Fishing nets, different types of plastic brushes, zippers, carpets and food grade containers are also produced from recycled resins, the BPCL MD mentioned.  

Apart from the resin substitute, the local industry is using pet flakes to produce geo-textiles to prevent land erosion or river bank protection

Dird Group and Banjin are producing geo-textiles from pet bottle wastes.

However, China is going to ban import of 24 types of waste materials including plastic wastes, as part of a campaign against 'foreign garbage' and environmental pollution by end of this year.

The country notified the World Trade Organisation (WTO) on July 18 last.

The move will affect pet flakes export from Bangladesh severely, businesses said.

So there is no alternative but to set up mother industries to use the raw materials locally.    

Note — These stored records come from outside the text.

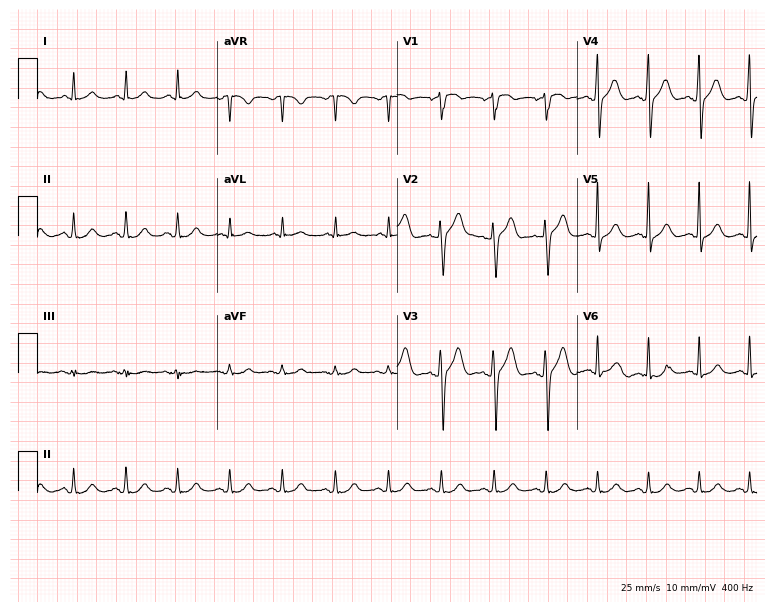
Electrocardiogram (7.3-second recording at 400 Hz), a male patient, 57 years old. Interpretation includes sinus tachycardia (a sinus rate of 100 beats per minute or more).
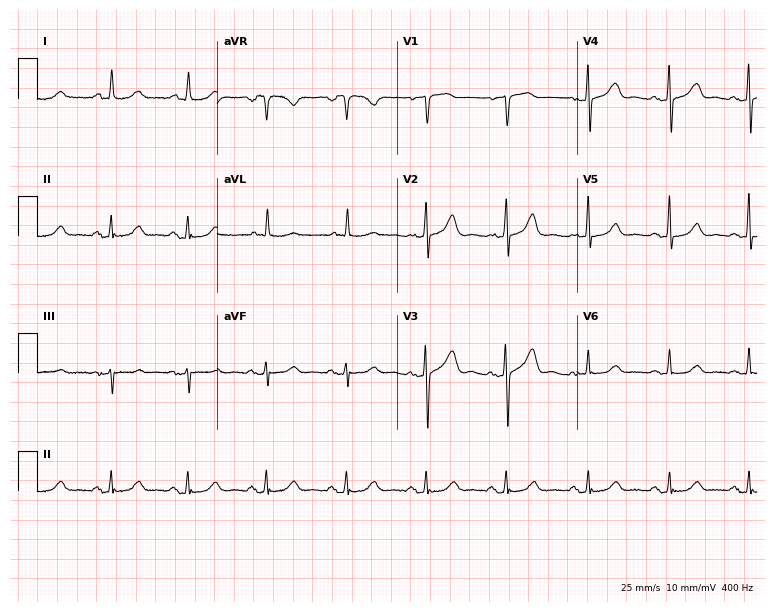
Standard 12-lead ECG recorded from a female, 76 years old. Read as a normal ECG.
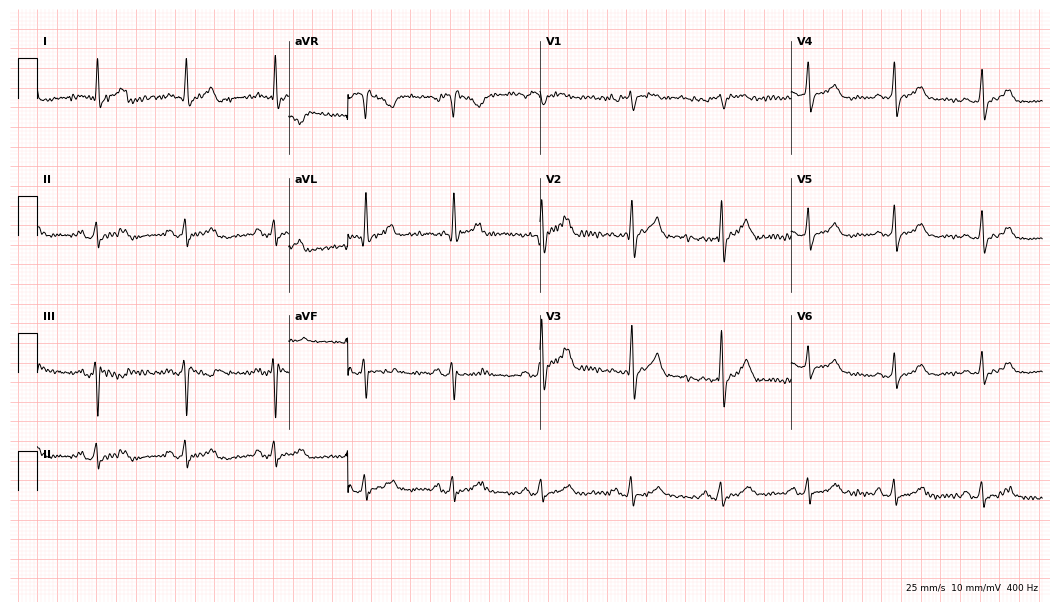
12-lead ECG (10.2-second recording at 400 Hz) from a 59-year-old female patient. Screened for six findings — first-degree AV block, right bundle branch block (RBBB), left bundle branch block (LBBB), sinus bradycardia, atrial fibrillation (AF), sinus tachycardia — none is recorded. Findings outside these six are not listed.
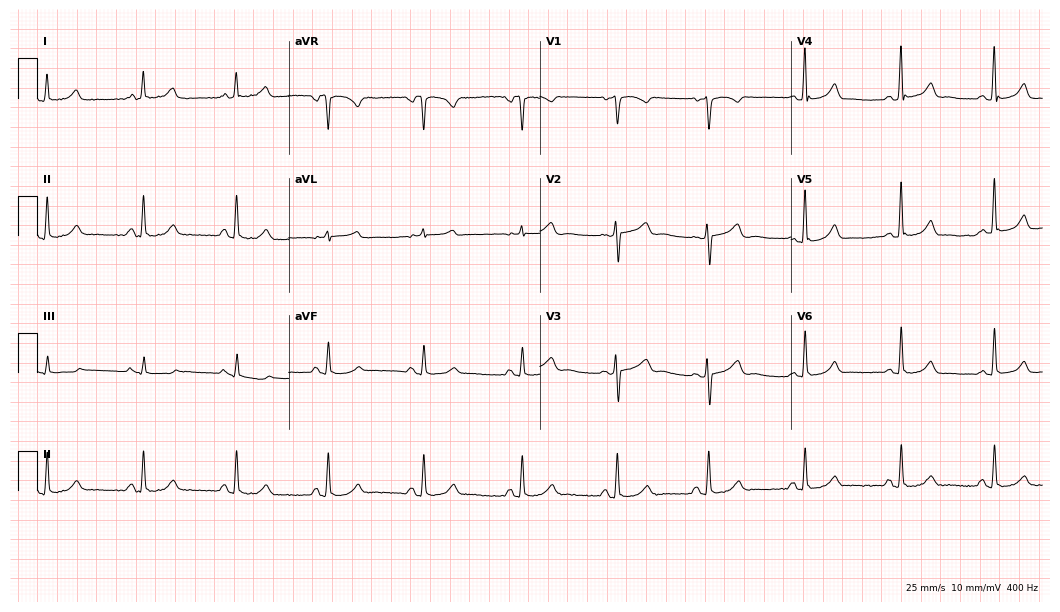
12-lead ECG (10.2-second recording at 400 Hz) from a 44-year-old woman. Labelled as a normal ECG.
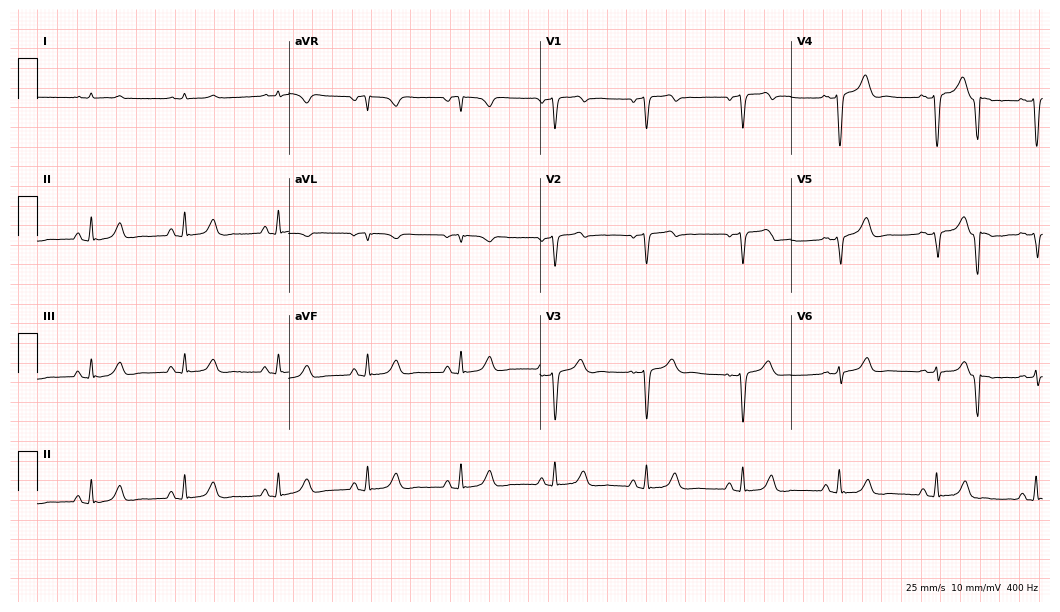
12-lead ECG from a 64-year-old male. Screened for six findings — first-degree AV block, right bundle branch block, left bundle branch block, sinus bradycardia, atrial fibrillation, sinus tachycardia — none is recorded.
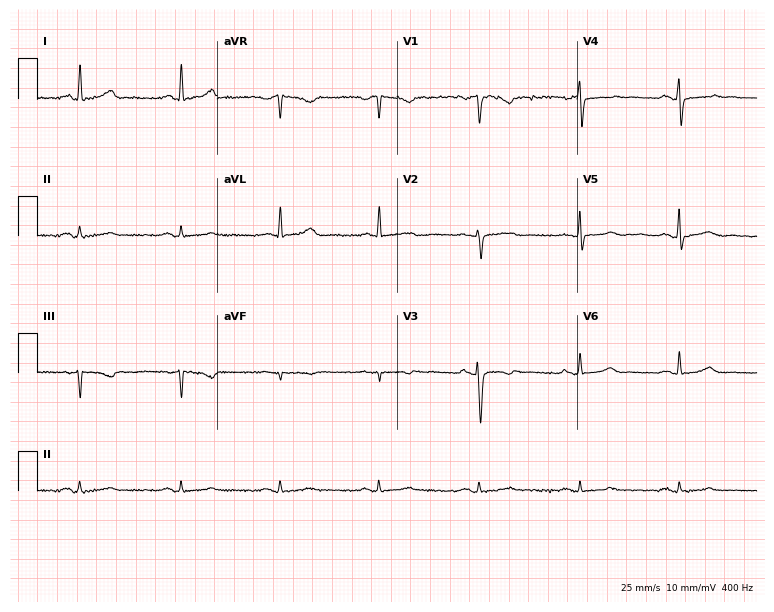
Standard 12-lead ECG recorded from a female patient, 67 years old (7.3-second recording at 400 Hz). None of these six findings is recorded: first-degree AV block, right bundle branch block, left bundle branch block, sinus bradycardia, atrial fibrillation, sinus tachycardia.
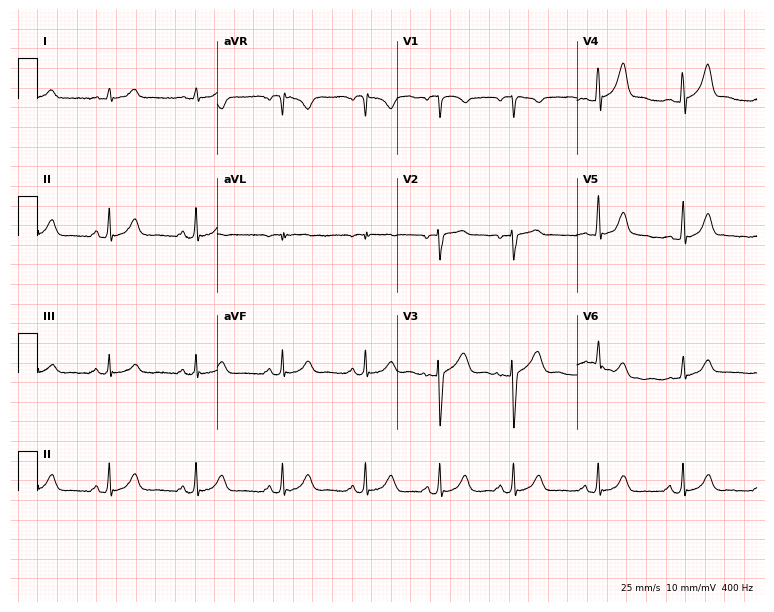
Resting 12-lead electrocardiogram. Patient: a woman, 18 years old. Read as a normal ECG.
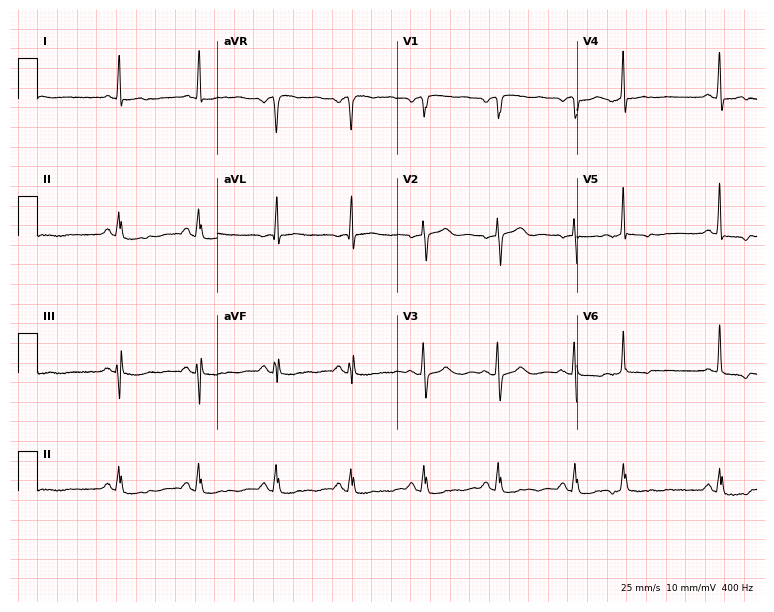
12-lead ECG from a female, 83 years old (7.3-second recording at 400 Hz). No first-degree AV block, right bundle branch block (RBBB), left bundle branch block (LBBB), sinus bradycardia, atrial fibrillation (AF) or sinus tachycardia recorded for this tracing.

When contacted, BPFMEA senior vice president Tofail Ahmed said it would be a very good initiative if more mother industries are set up for utilising pet flakes in the country.

"We would be able to survive by supplying this product to local market. But at first we have to make a study over local demand for these recycled products," he added.  

He said the quality of Bangladeshi pet flakes is not very high. China mixes the low quality flakes with higher ones imported from Europe and other developed countries to reduce their yarn prices.    

On an average, 4.0 billion pet bottles and jars are produced each year. About 3.40 billion pet bottles are discarded after one-time use yearly.

Nearly 150 small and large pet waste-producing factories are operating in the country, involving nearly 1.0 million people. About 80 per cent of used pet bottles are collected by industries.